6. Middle Earth: Shadow of Mordor
I’m going to level with you all – I did not have the magical, emergent experience with Shadow of Mordor’s nemesis system that everyone else did. I didn’t die that much once the game got rolling, and if an Uruk got promoted up the Mordor Org Chart (…Orc Chart?) I made it my business to take him out before he became too much of a problem. So when I reached the game’s finale and had to face down against my “nemesis” my reaction was less vengeful rage and more, “This is so embarrassing, your name is…?” But even with the most lauded element of Shadow of Mordor not quite working, the base game it’s built onto is still incredible. Borrowing the best of Assassin’s Creed and the Batman Arkham series, Shadow of Mordor makes each enemy unique, each side-mission meaningful and each orc murder spectacular.
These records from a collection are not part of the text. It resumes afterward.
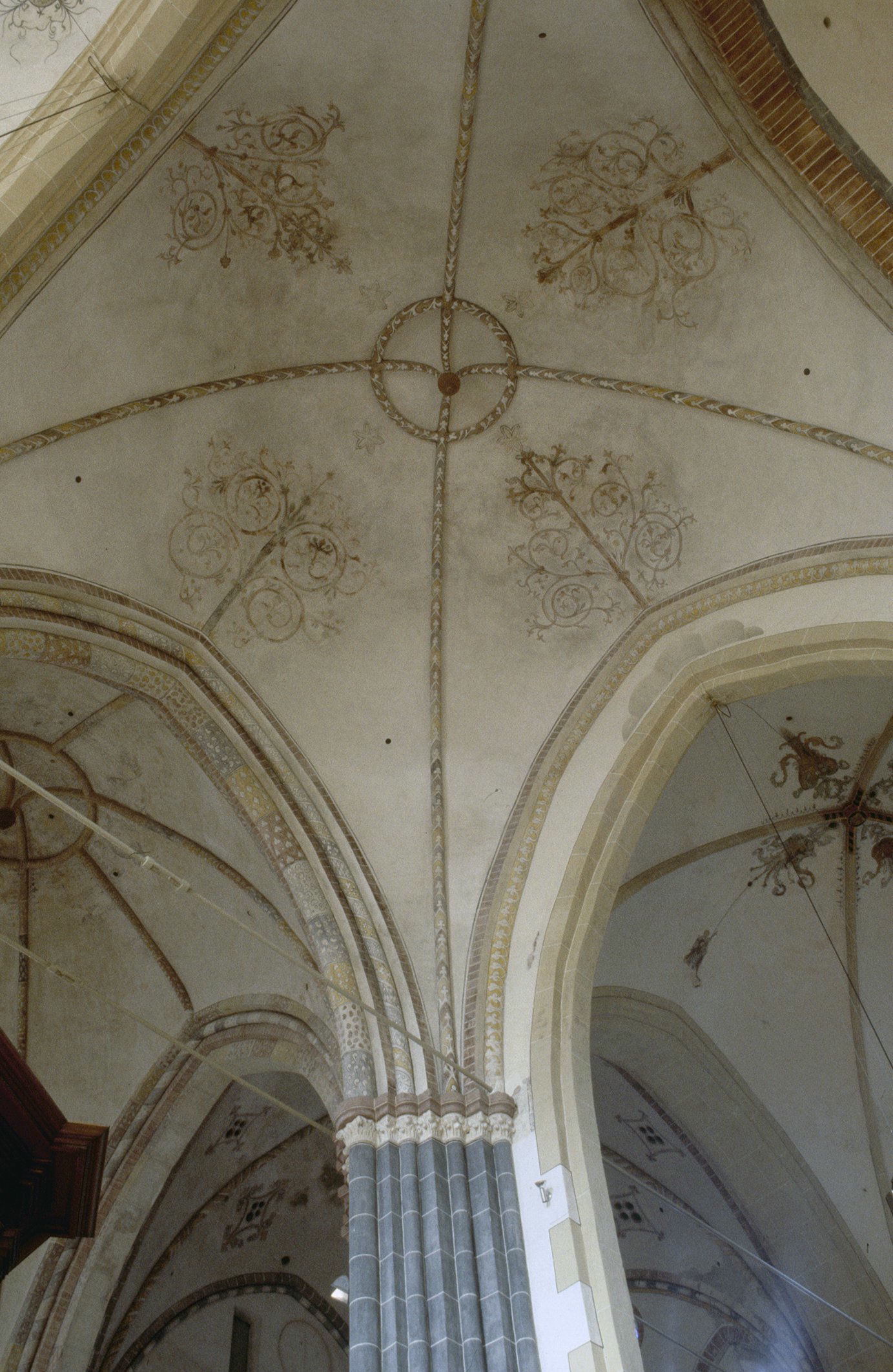 Martinikerk: INTERIEUR, GEWELF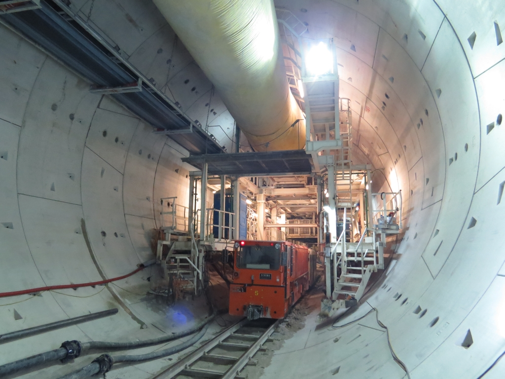 מכונת הכרייה במנהרה מספר 1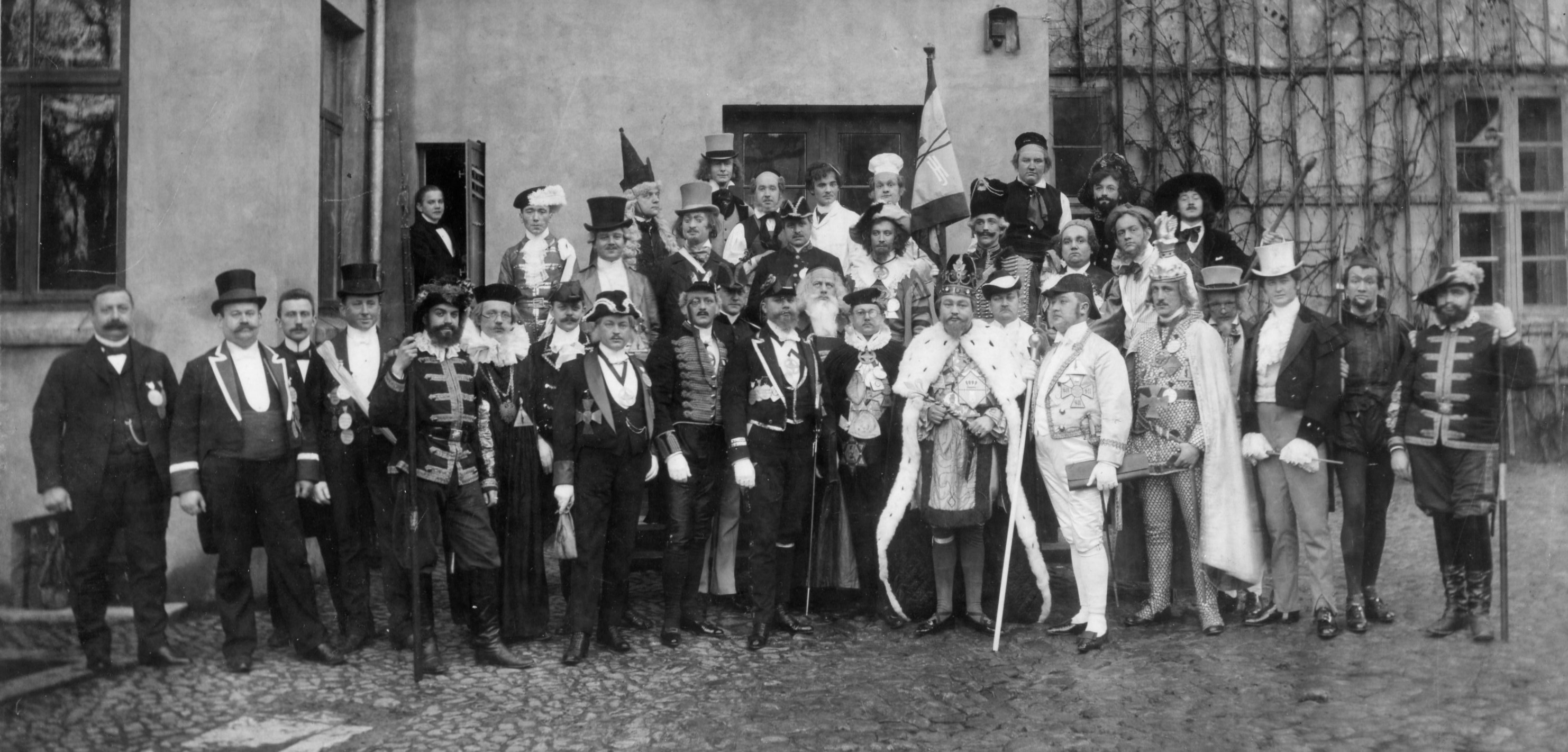 Fotografie der Teilnehmer am Großen Hoftag des Kaiserreiches Bützow [1]

5. Hearthstone: Heroes of Warcraft
This was the year that I watched every single friend that made fun of me for playing Magic: The Gathering go hard on Hearthstone. These people had balked at the idea of an incredibly expensive, complicated hobby that often required spending time in the dank basements of hobby shops. Blizzard apparently got that memo and decided to churn out a collectible card game that was free, simple yet deep, and could be played anywhere. Not content to just solve the problems of paper card games, Hearthstone then innovates, creating cards and mechanics that would be cumbersome or downright impossible in real life. None of the people who mocked me that are playing Hearthstone have admitted I was right all along, but I guess I can’t expect this game to fix everything.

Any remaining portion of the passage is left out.